■ ABOUT THIS EXERCISE ■
When you reproduce the data, keep every word exactly as it stands and leave the pictures out.

■ COLLECTED DATA ■

◆ ◆ ◆ ◆

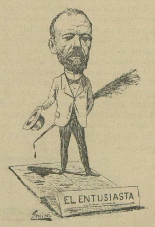 Ramón Caamaño Paz director de El Entusiasta
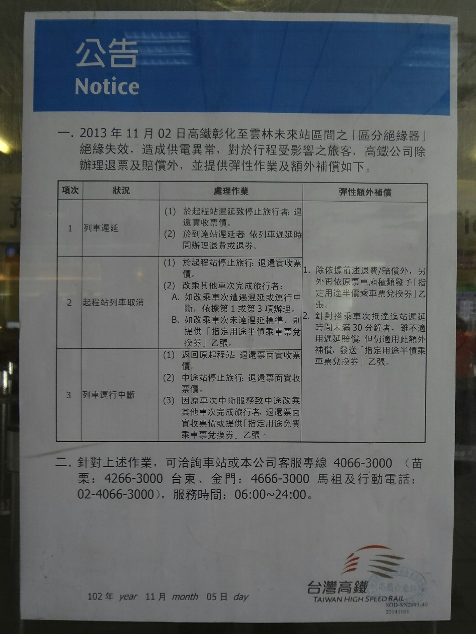 台灣高鐵2013年11月5日公告
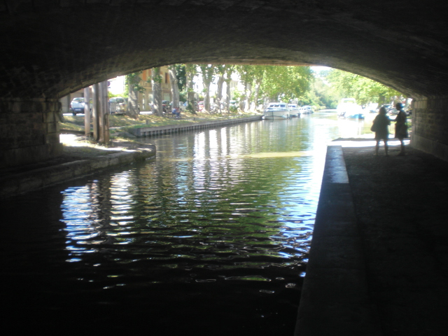 Suda Kanalo en Karkasuno
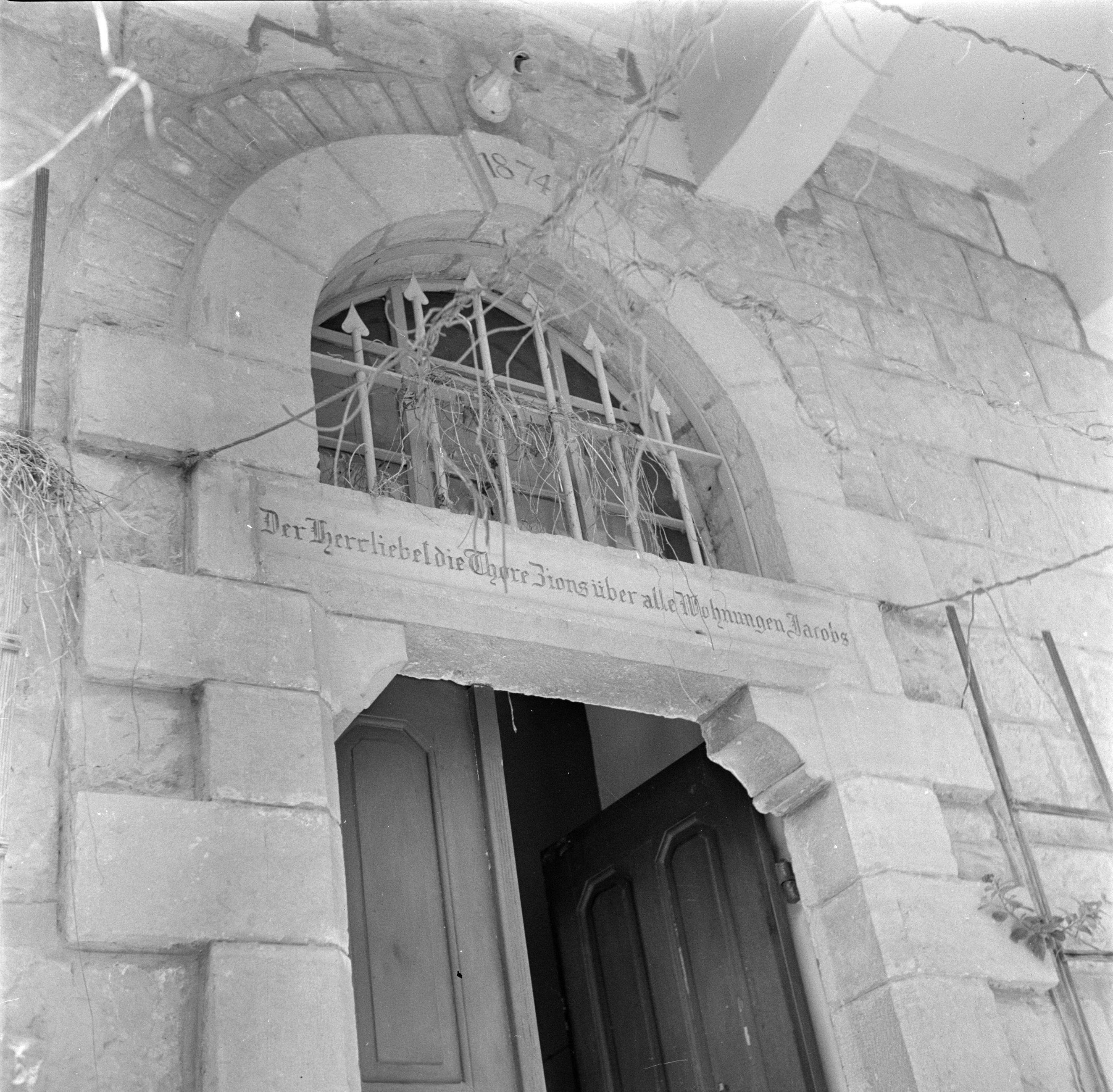 Collectie / Archief : Fotocollectie Van de Poll Reportage / Serie : Israël 1948-1949: Jeruzalem Beschrijving : Toegangspoort met daarboven gebeiteld de spreuk "Der Herr liebet die Thore Zions über alle Wohnungen Jacobs" Annotatie : De spreuk "Der Herr liebet die Thore Zions über alle Wohnungen Jacobs" (Boven alle steden van Jakob heeft de Heer de poorten van Sion lief) is afkomstig uit psalm 87 vers 2 Datum : 1948 Locatie : Israël, Jeruzalem Trefwoorden : deuren, religieuze liederen Fotograaf : Poll, Willem van de Auteursrechthebbende : Nationaal Archief Materiaalsoort : Negatief (zwart/wit) Nummer archiefinventaris : bekijk toegang 2.24.14.02 Bestanddeelnummer : 255-0339

◆ ◆ ◆ ◆

■ TASK ANSWER ■
 Ramón Caamaño Paz director de El Entusiasta
 台灣高鐵2013年11月5日公告
 Suda Kanalo en Karkasuno
 Collectie / Archief : Fotocollectie Van de Poll Reportage / Serie : Israël 1948-1949: Jeruzalem Beschrijving : Toegangspoort met daarboven gebeiteld de spreuk "Der Herr liebet die Thore Zions über alle Wohnungen Jacobs" Annotatie : De spreuk "Der Herr liebet die Thore Zions über alle Wohnungen Jacobs" (Boven alle steden van Jakob heeft de Heer de poorten van Sion lief) is afkomstig uit psalm 87 vers 2 Datum : 1948 Locatie : Israël, Jeruzalem Trefwoorden : deuren, religieuze liederen Fotograaf : Poll, Willem van de Auteursrechthebbende : Nationaal Archief Materiaalsoort : Negatief (zwart/wit) Nummer archiefinventaris : bekijk toegang 2.24.14.02 Bestanddeelnummer : 255-0339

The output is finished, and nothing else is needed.